她也并没有那么坚强,放弃得那么洒脱。那也是因为喜欢那个人而已。
“那当初…你为什么放弃?”
方逾清无奈地笑:“是因为有了更重要的东西吧。”可惜她现在不确定了。
方逾清的声音被喧闹的音乐声盖住,但鹿梨听清楚了每一个字。
有了更重要的东西。
所以江绎也是因为这个理由放弃的?
“小梨,我一直不能理解你为什么会去这么远的地方学音乐,不只是我,谁都没想到,你会选择这条路,这条路太难了不是吗?”
和那个人一样,义无反顾踏上音乐这条路,为了成全他,她放弃了演戏。
被方逾清问倒,鹿梨没回神,许久才喃喃道:“是啊,太难了。难到,我好像忘了我为什么喜欢。”
淡蓝信封里藏着她的秘密,是一张再简单不过的卡片。
卡片上头,女孩的心思甚至连一句明显的话都找不着。
画的是一架钢琴和一个落款。
鹿梨没想到,多年之前自己藏起来的秘密,她会看不懂。
直至她听见大厅那首钢琴曲,才想起淡蓝信封里的卡片里——
那架刻着江绎名字的钢琴和她的落款。
她忽的想起她是怎么开始这一切的。
小时候江绎学钢琴,她也学,但她总没有江绎学得好。
她拼命的学,也没有江绎学得好,似乎她和江绎之间的距离被天赋卡得死死的,不可逾越。
她开始也不服气,不甘心,但她看见弹钢琴时江绎眼里的光,她突然明白了这种不可逾越的天赋,是即便她再怎么努力,也不可能比得过的。也许她的天赋并不在此,也不用强求。

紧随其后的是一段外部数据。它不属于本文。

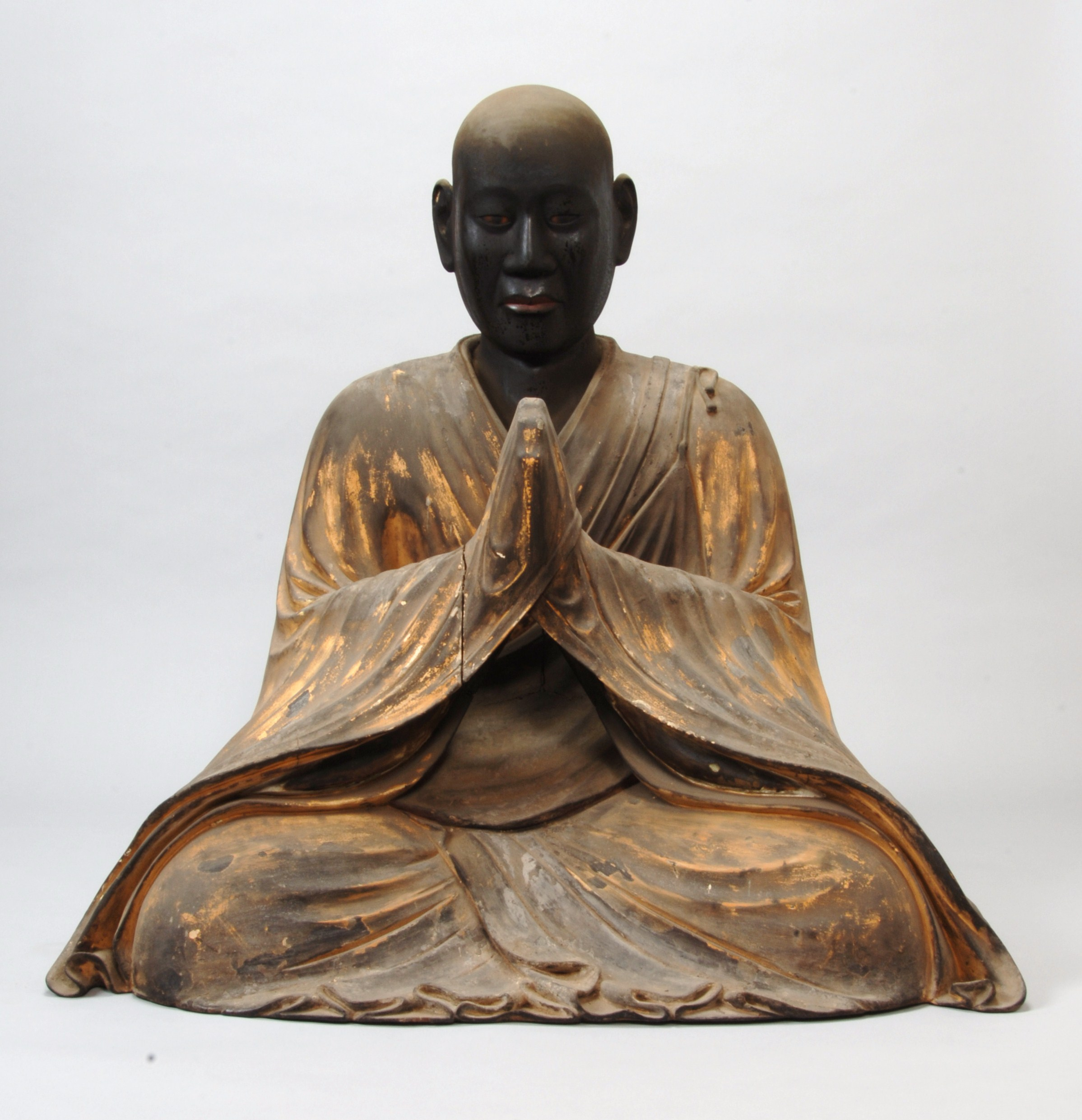 木食応其坐像 木造 像高84.7cm

回明城的她并不会再想起江绎,也不会想起自己曾经对钢琴的执着。他们两个人的人生只会越来越不同,江绎应该站在最高的领奖台上,而她应该在哥哥宠爱下肆无忌惮地闯祸,见面的时候只会越来越看不惯对方。
鹿梨以为他们会是这样,是鹿家发生的变故悄然改变了这一切。
她来到青城的江家时,江绎见到的她已经变了样子,怯怯懦懦的,眼神里也没有肆无忌惮的嚣张,而她见到的江绎还是那个样子,张扬狂妄,被江爷爷逼着练琴,然后轻描淡写拿回个让她触手不可及的奖杯。
他们的人生依旧不同,但不知道哪里出了差错。她越过越糟,江绎越过越得心应手。
反常的是,她搬到江家之后,江绎少了几分小时候和她争锋相对的气势,对她实施了所谓的“人文关怀”。
他会教她用他的方式还手,也会偶尔施舍似的满足她那些“过分”的要求。生活好像又回到了小时候的光景,又好像不一样。
她有了想做的事。
她开始练小提琴,开始捡起扔掉的乐理,一步一步地朝那个朦胧又确定的目标前进,她拼命靠近,甚至还没来得及靠近,等来的是江爷爷去世,江绎背着大不孝的罪名把钢琴永远埋葬。